**TASK DESCRIPTION**
Where a record contains a picture, omit the picture and repeat the rest exactly.

MATERIAL FOR THE TASK Start Marker

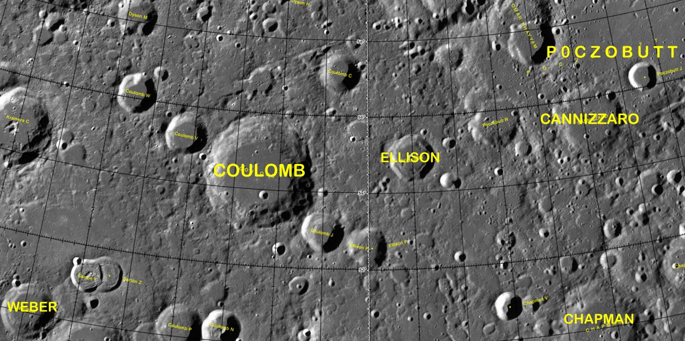 Cráter lunar Ellison. Localización. (Imagen LROC)
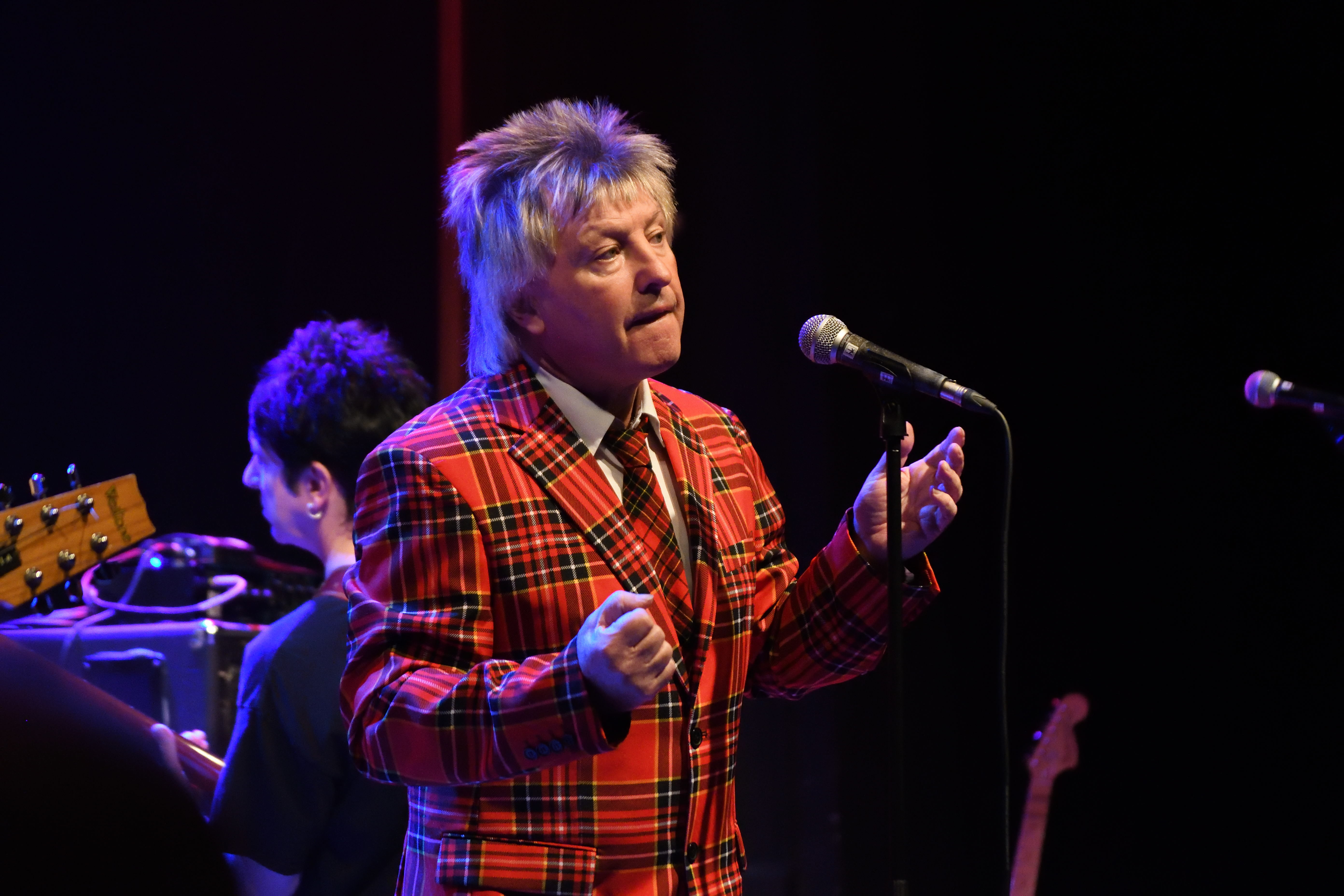 The Bollock Brothers Sänger und Frontmann Jock McDonald - 25.11.2018 Piano Dortmund
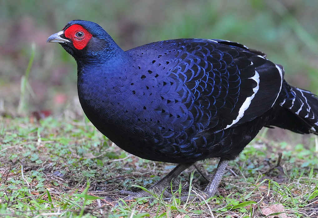 Male Mikado Pheasant (Syrmaticus mikado)
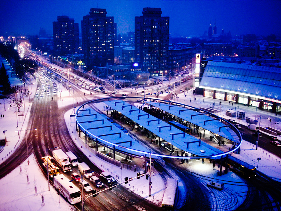 Plac Grunwaldzki we Wrocławiu w śniegu, wieczorem.
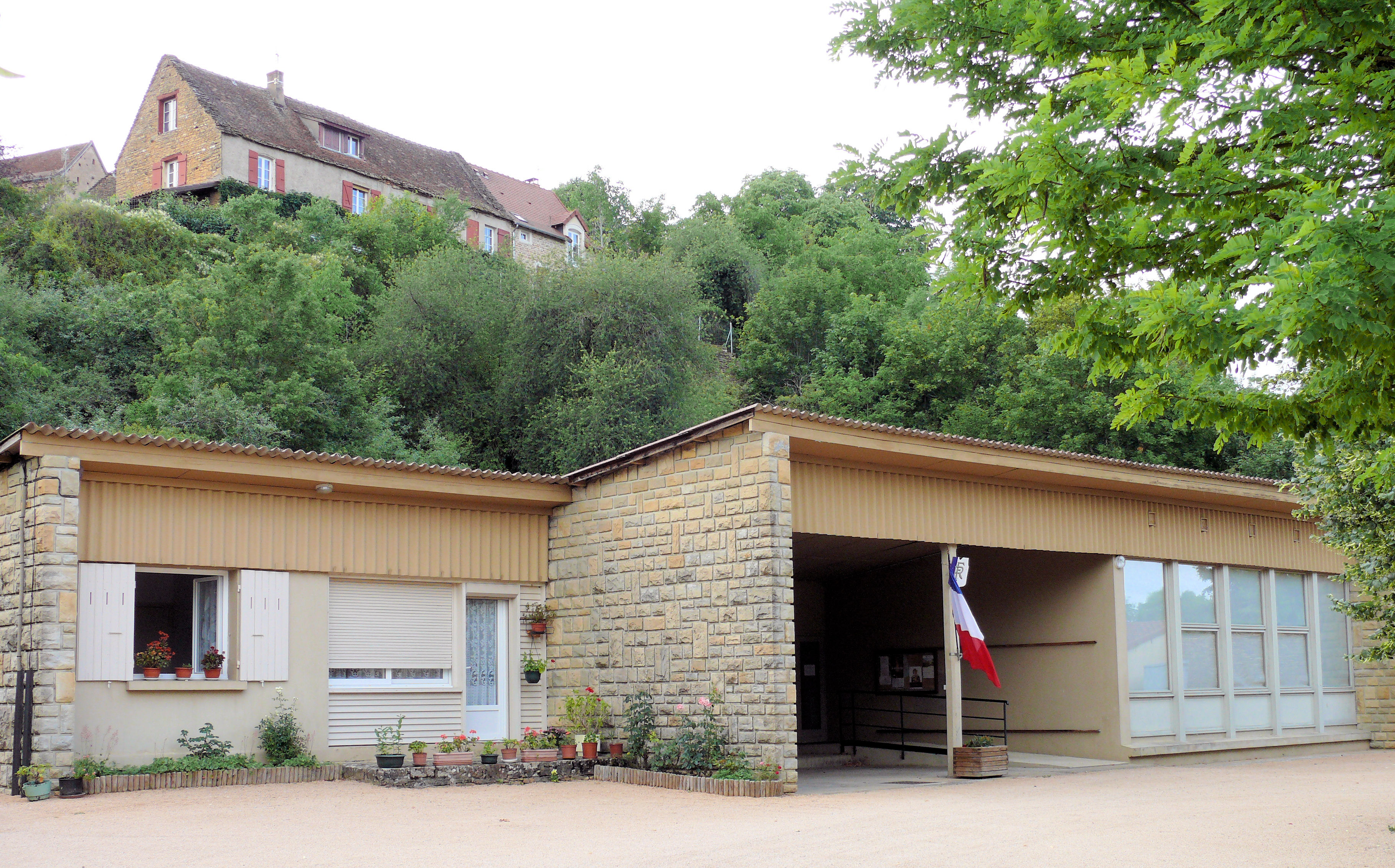 Taizé (Saône-et-Loire) - Mairie
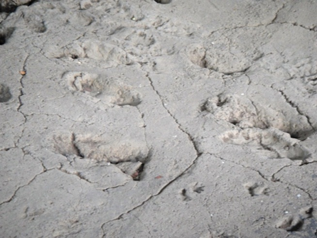 Huellas cruzadas
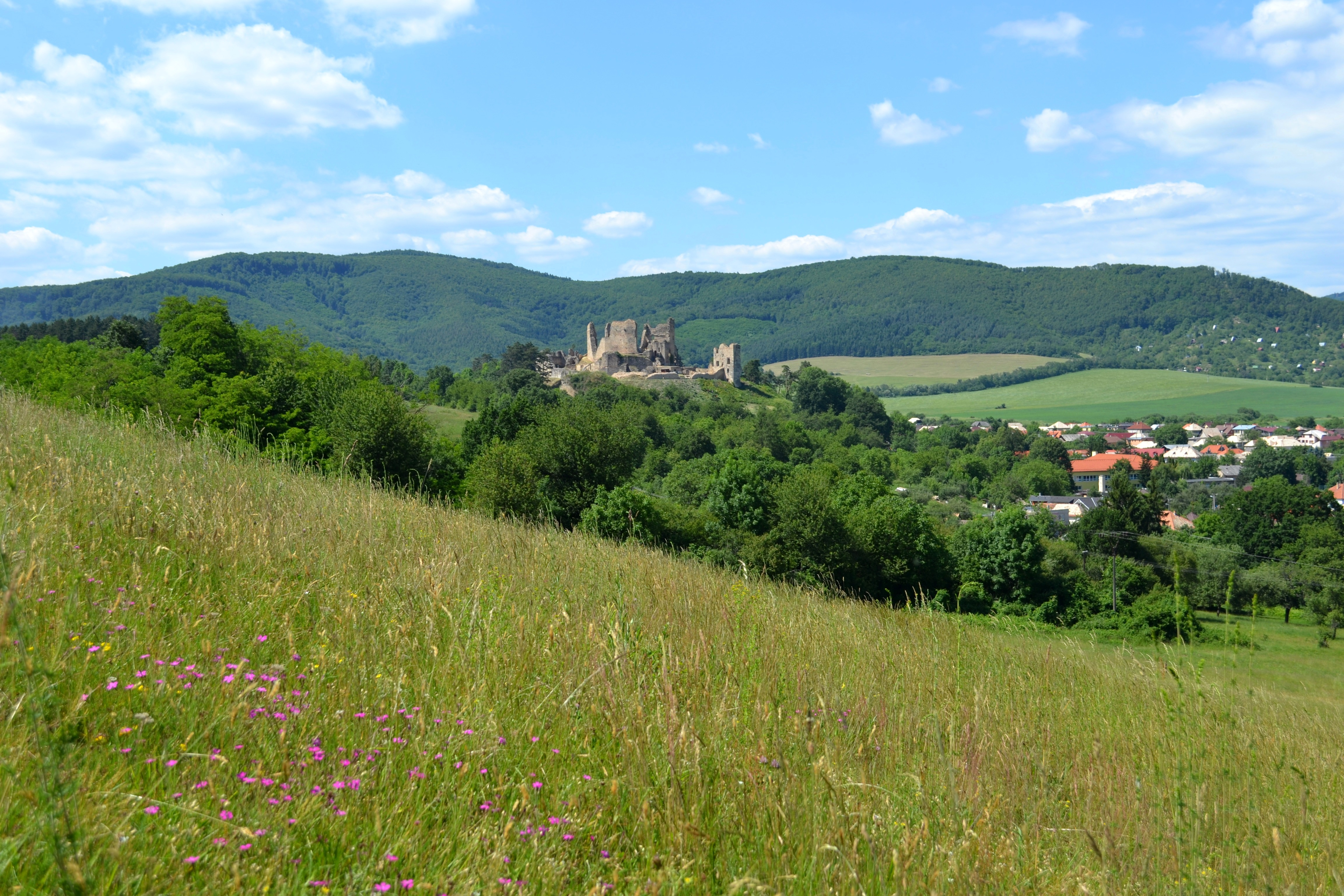 Divínsky hrad postavili koncom 13. storočia
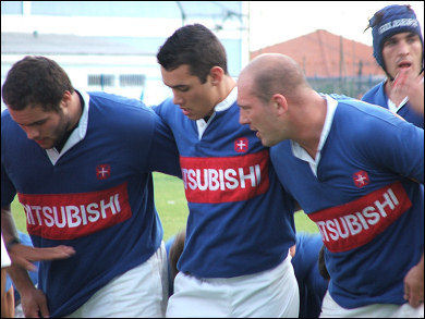 1ª Linha do Belenenses em 2005/2006.
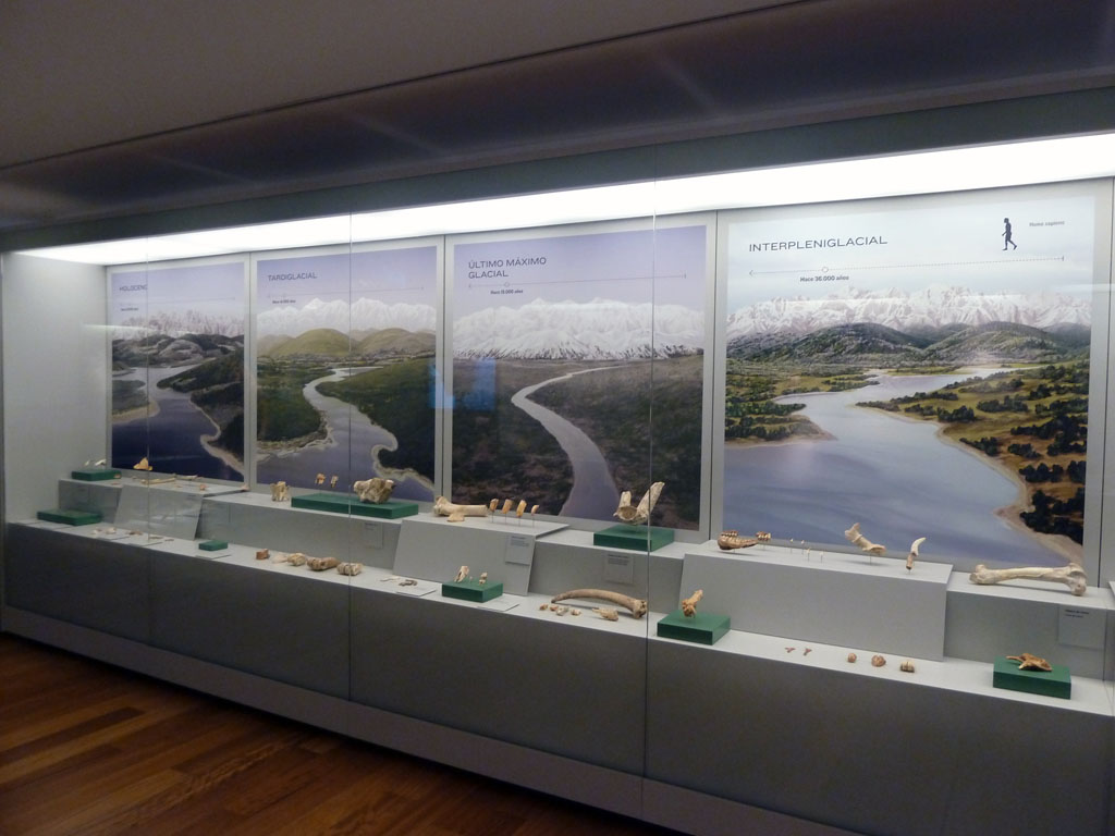 Oviedo

MATERIAL FOR THE TASK End Marker

**TASK ANSWER**
 Cráter lunar Ellison. Localización. (Imagen LROC)
 The Bollock Brothers Sänger und Frontmann Jock McDonald - 25.11.2018 Piano Dortmund
 Male Mikado Pheasant (Syrmaticus mikado)
 Plac Grunwaldzki we Wrocławiu w śniegu, wieczorem.
 Taizé (Saône-et-Loire) - Mairie
 Huellas cruzadas
 Divínsky hrad postavili koncom 13. storočia
 1ª Linha do Belenenses em 2005/2006.
 Oviedo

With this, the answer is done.